La catena del segnale prosegue attraverso una preamplificazione di alta qualità (Manley Force, AEA TRP3), mentre la conversione e la gestione del segnale sono affidate a dispositivi di riferimento come i Merging HAPI, i Lynx Aurora, l’RME M-1620 Pro e il Tascam DA3000. Non manca il rispetto per la storia, testimoniato dall’utilizzo dei registratori a nastro Studer A810. Il monitoraggio è garantito dai diffusori Harbeth 20.1, dall’interfaccia RME ADI-2 Pro SE e dalle cuffie Audeze LCD-X.

DSRATM01 scaled 1Questa impostazione tecnica trova il suo battesimo nel titolo Atmosfere, interpretato dal Ferraguto-Fortunato Duo (Marco Ferraguto al flauto e Salvatore Fortunato alla chitarra).

Il disco spazia attraverso un repertorio eterogeneo: dalle rielaborazioni del Morricone Medley alla celebre Nightclub 1960 di Astor Piazzolla. L’ascolto restituisce il respiro dello strumento a fiato e il riverbero delle corde della chitarra in modo naturale, riportando l’ascoltatore all’evento originale.

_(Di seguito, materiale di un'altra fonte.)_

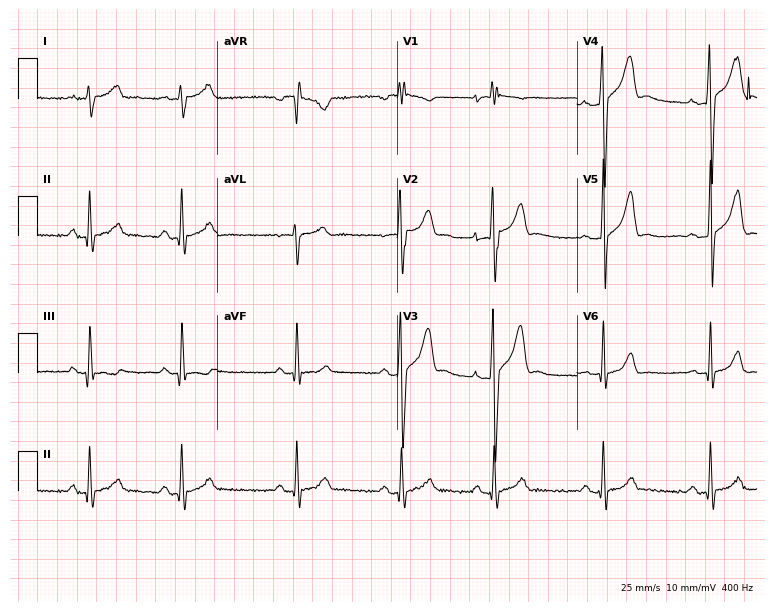
12-lead ECG (7.3-second recording at 400 Hz) from a 21-year-old man. Labelled as a normal ECG.
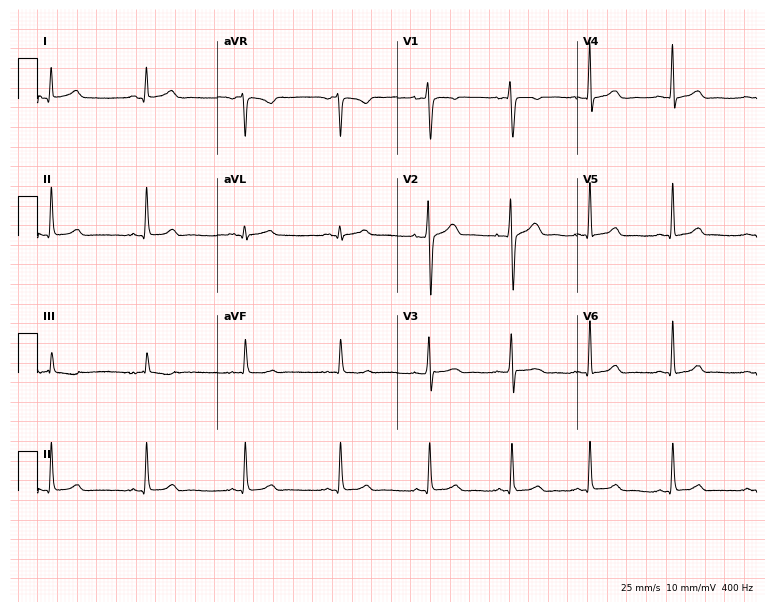
12-lead ECG from a 27-year-old female (7.3-second recording at 400 Hz). Recorded interpretation: within normal limits.
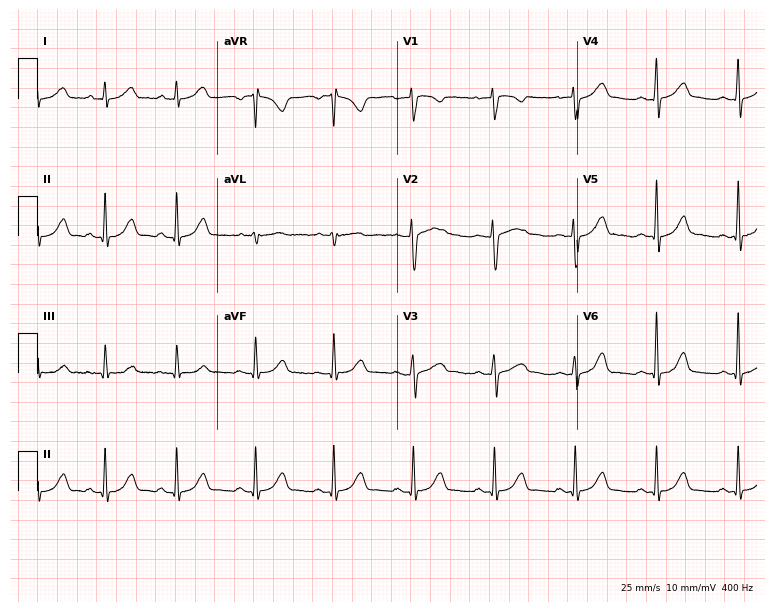
Standard 12-lead ECG recorded from a 37-year-old female patient (7.3-second recording at 400 Hz). Read as a normal ECG.
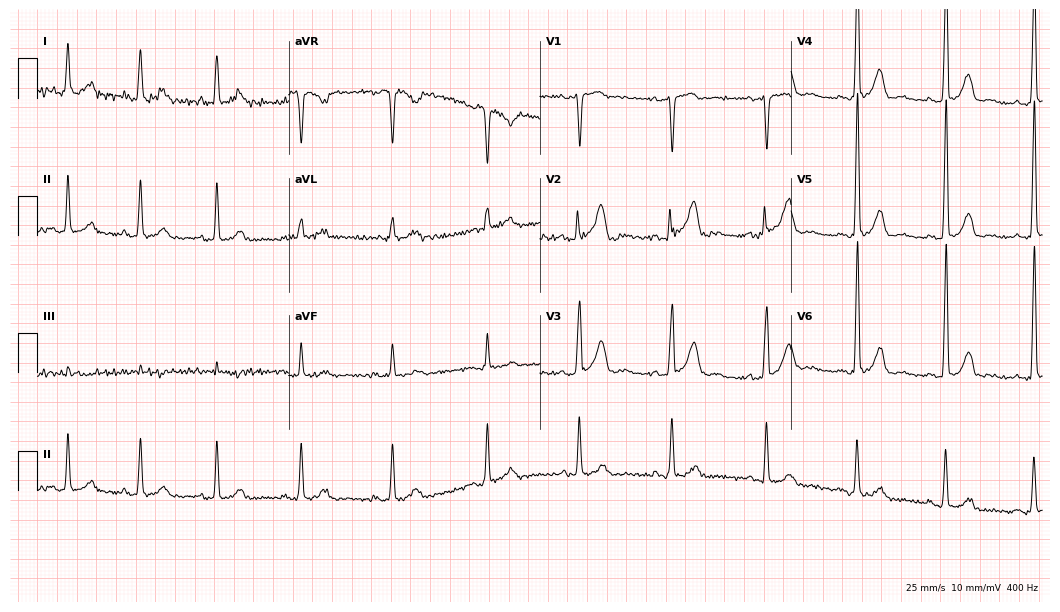
12-lead ECG from a man, 39 years old (10.2-second recording at 400 Hz). Recorded interpretation: within normal limits.
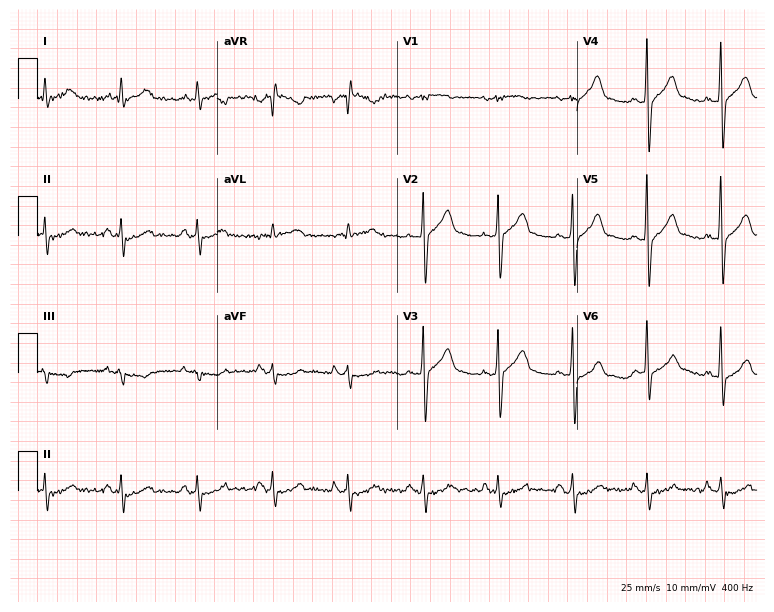
12-lead ECG from a male, 63 years old. Screened for six findings — first-degree AV block, right bundle branch block, left bundle branch block, sinus bradycardia, atrial fibrillation, sinus tachycardia — none is recorded.
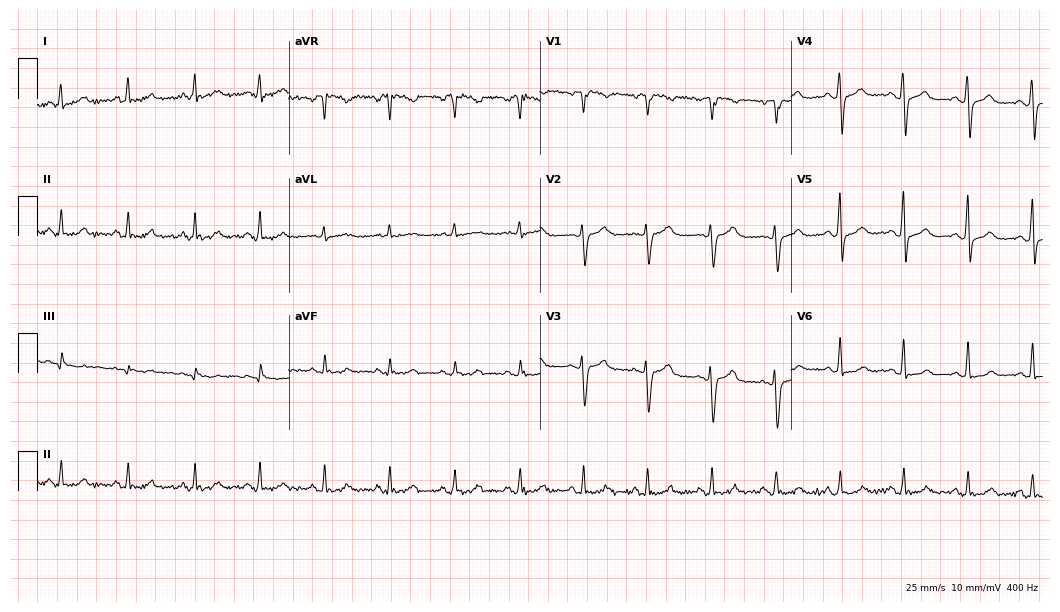
12-lead ECG (10.2-second recording at 400 Hz) from a woman, 51 years old. Labelled as a normal ECG.

Abbiamo ascoltato alcuni brani di questo lavoro, registrato in DSD e poi riversato su nastro e su crystal vinyl. La mia impressione d’ascolto è stata ottima, sebbene abbia riscontrato una diversità della scena acustica ascoltando lo stesso brano riprodotto dalle varie sorgenti: in particolare, la chitarra di Salvatore Fortunato assumeva “dimensioni” diverse passando dal nastro, al disco e al file DSD. La versione che ho gradito di più è stata quella in formato DSD, che ho trovato dimensionalmente più realistica e bilanciata acusticamente. Sebbene tra i vari ascoltatori ci siano stati pareri discordanti su quale versione fosse la migliore, tutti hanno apprezzato l’elevata qualità sonora e il realismo dei brani.

L’etichetta ha scelto di rendere disponibile il proprio catalogo attraverso NativeDSD, piattaforma che permette agli audiofili di acquistare le tracce in risoluzioni native fino al DSD 128 e oltre, garantendo l’integrità del master. La DSR, tuttavia, non limita il proprio sguardo al digitale: esplora anche il mondo dei supporti fisici di pregio, tra cui spiccano le stampe su crystal vinyl, confermando la volontà di offrire un’esperienza sonora fisica, tattile ed emozionante.